From Kalaikhum it was another few days on the road to Khorog. It is unbelievable that this is the main road through the country, but it is undisputably attractive. Afghanistan was now just a stone throw away across the river and tensions were clear by the large military presence on the Tajik side.
Khorog is a medium side town with a pleasant park in the city, a university and the first people wearing western style clothes for some time. Seeing women walking around in jeans was quite a culture shock now. The town is spectacularly surrounded my mountains and although at over 2000m, daytime temperatures were still getting into the 30s.

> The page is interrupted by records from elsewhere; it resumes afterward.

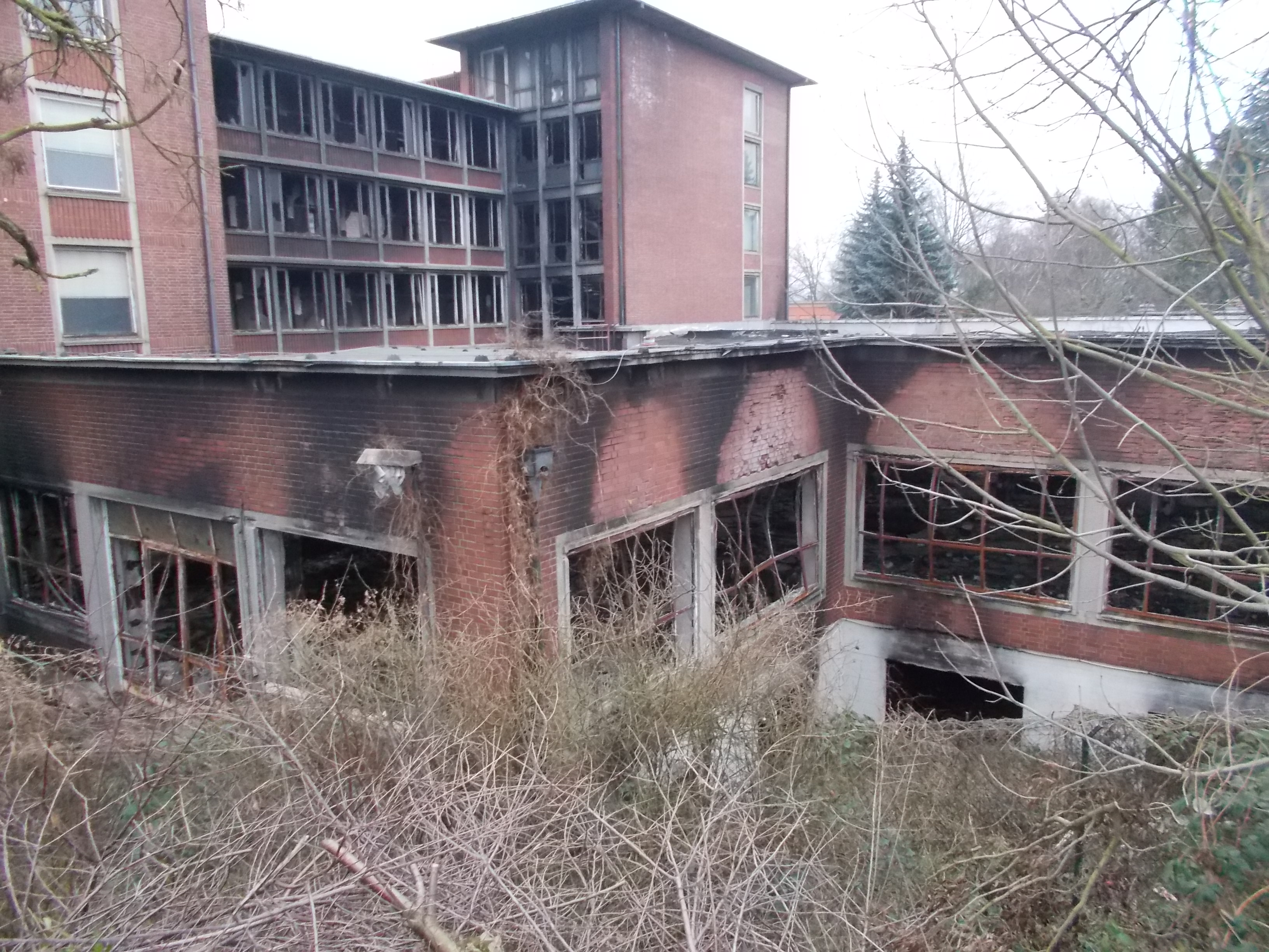 Pfaffwerk Neues Verwaltungsgebäude mit Ausstellungspavillion und Brandschäden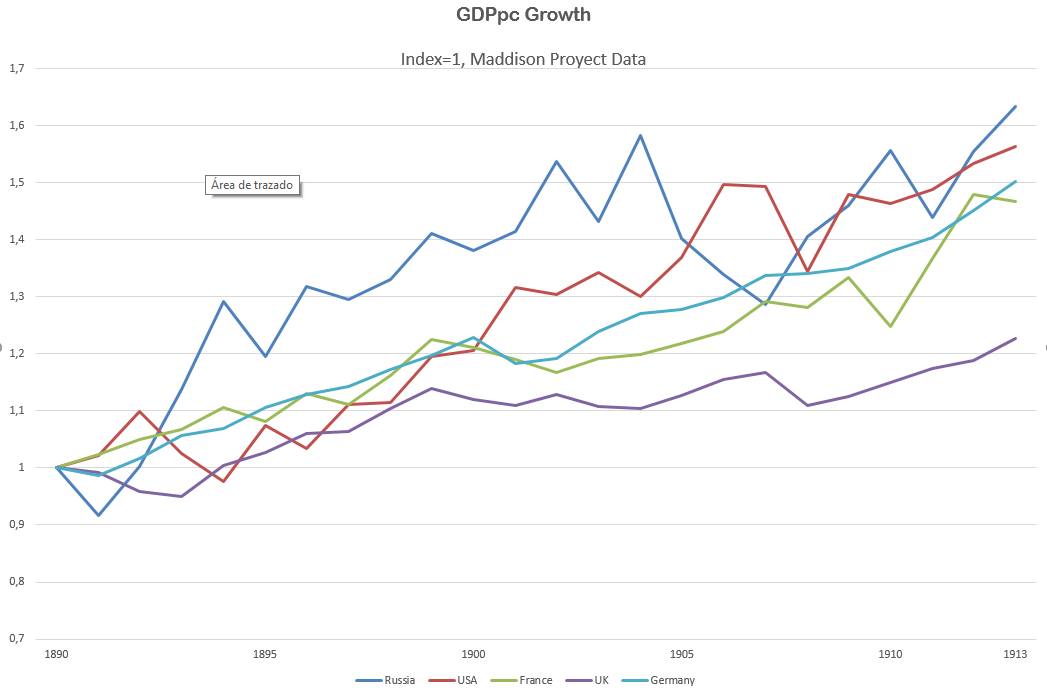 Evolución del PIB per capita de la Rusia zarista en comparación a otras potencias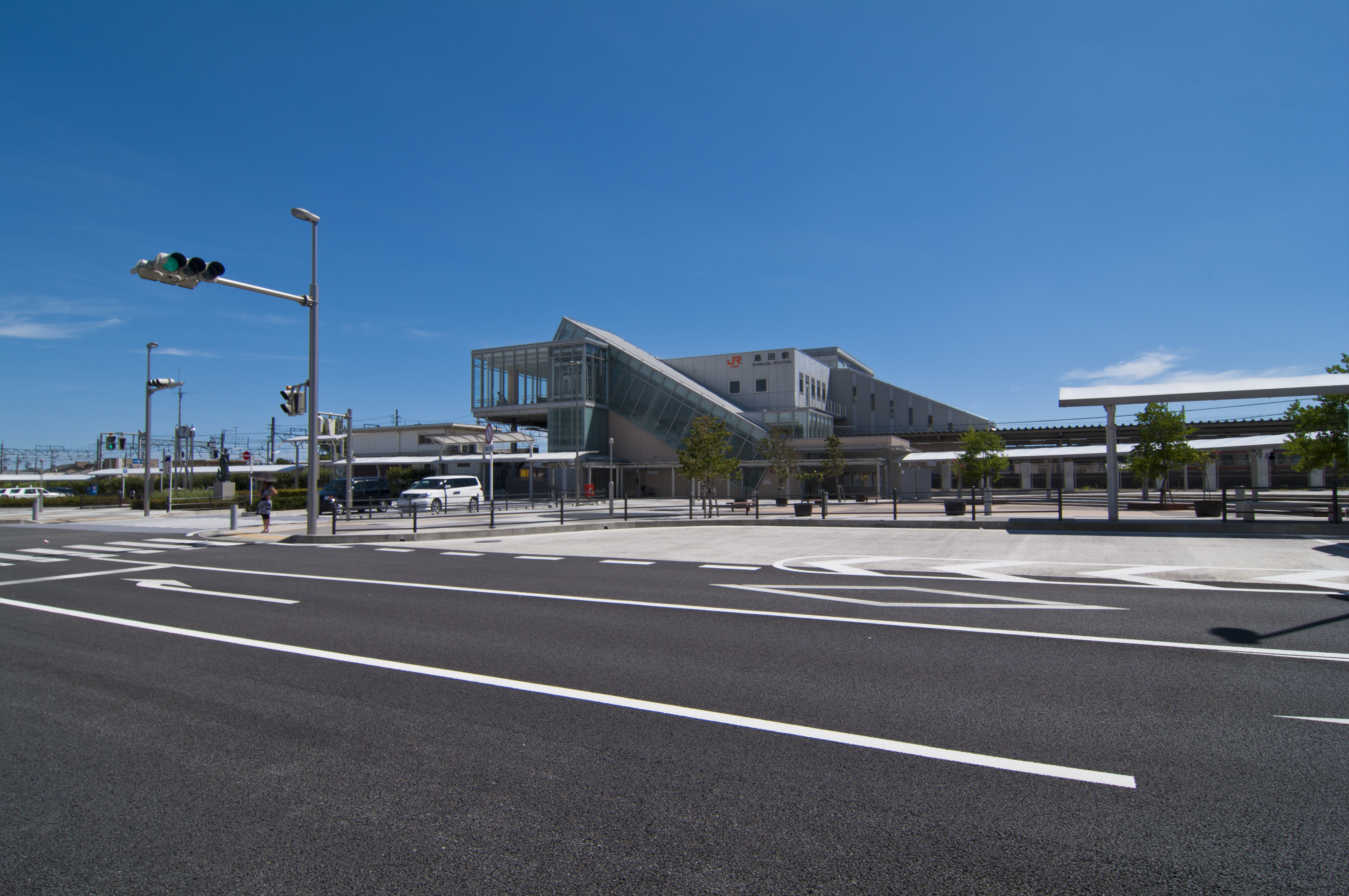 東海道本線島田駅

From speaking to travellers coming the other way, we learnt that july had been a nasty month in the Pamirs. High temperatures combined with lots of rain had caused a lot of flooding. The most tragic had been just 20km from here where a lake had burst its banks and wiped away half a village. Fortunately due to an early warning system, the residents could escape in time, but around 200 were left homeless. We visited the site and an entire 2km stretch of the M41 Pamir highway had simply disappeared. In its place was now a lake. It will be months until this is repaired and for now all the heavy trucks from China are having to take the very technical route along the Wachan Valley which we would later be also travelling.

Pamir Highway has gone
Khorog was a great spot for meeting a host of interesting overlanders. There were cyclists, motorbikers and jeeps from all over the world meeting here to exchange route information and tales from the road. The Swiss motorbike group we had met in Khalaikum had also left their bikes here and we were later to learn one of the guys had crashed and been expatriated back on the road here.
After a few days of rest however it was time to continue and head up the Wachan Valley.